To define the first area, the at least one processor is further configured to define a second area, the second area corresponding to the second interface displayed on the surface; and In order to process the at least one image, the at least one processor is further configured to identify a hand gesture in the second region, and to display the content, the at least one processor further includes: The system of claim 14, wherein the system is configured to provide instructions corresponding to hand gestures with respect to the second interface.

To identify information corresponding to the surface, the at least one processor is further configured to identify the surface associated with the identified hand gesture in the at least one image; and to display the content The system of claim 1, wherein the at least one processor is further configured to display content associated with the identified hand gesture with respect to the identified surface.

The system of claim 1, wherein the at least one processor is further configured to identify one or more characteristics of the surface.

18. The system of claim 17, wherein displaying visual content is displaying content with respect to a surface based on one or more characteristics of the surface.

The system of claim 17, wherein the at least one processor is further configured to format the content based on one or more characteristics of the surface.

The system of claim 1, wherein the at least one processor is further configured to retrieve content.

The system of claim 1, wherein the at least one processor is further configured to activate the illumination device with respect to the hand.

The system of claim 21, wherein the at least one processor is further configured to adjust one or more settings associated with the illumination device based on the identified hand gesture.

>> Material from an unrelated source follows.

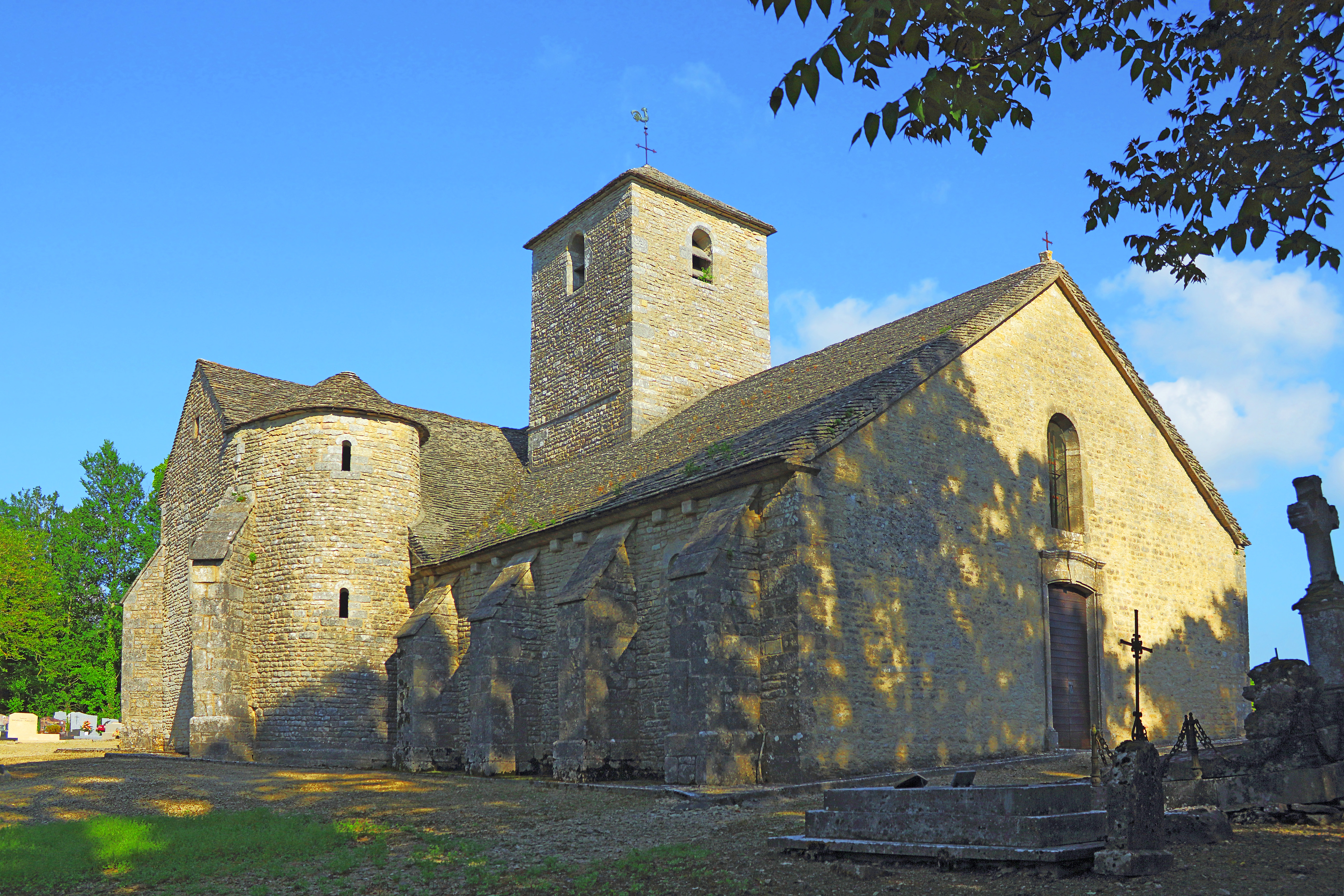 Église Saint-Marcel de Vix
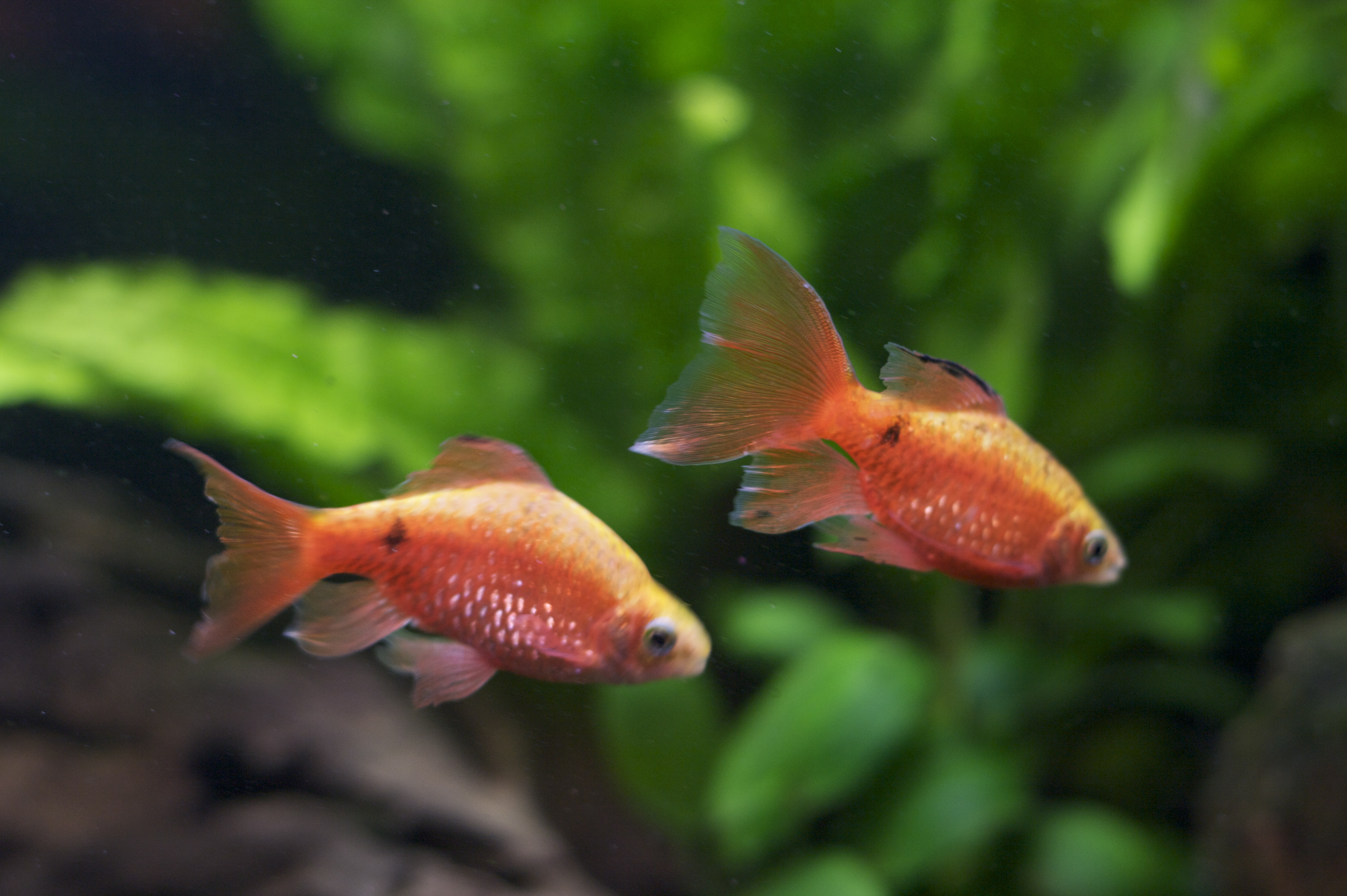 Rosy Barbs

At least one processor further receives one or more voice inputs; and
Process one or more voice inputs to identify the command;
The system of claim 1, wherein the system is configured as follows.

24. The method of claim 23, wherein for displaying content, the at least one processor is further configured to display content associated with the identified hand gesture and the identified command with respect to the surface. System.

A non-transitory computer readable medium, wherein the non-transitory computer readable medium has instructions encoded thereon, and when the instructions are executed by the processing apparatus, the processing apparatus
Receiving at least one image;
Processing at least one image to identify (a) information corresponding to a hand gesture performed by a user and (b) information corresponding to a surface; and
Display content associated with the hand gesture identified with respect to the surface,
A non-transitory computer readable medium characterized by the above.

A system comprising at least one processor, the processor comprising:
Receiving at least one image;
Receive one or more voice inputs;
At least one image to identify (a) information corresponding to a user's line of sight oriented toward the device and (b) information corresponding to a user's hand gesture oriented toward the position Process;
Process one or more voice inputs to identify the command; and
Providing the device with one or more instructions corresponding to the command identified with respect to the position;
A system characterized by being configured as follows.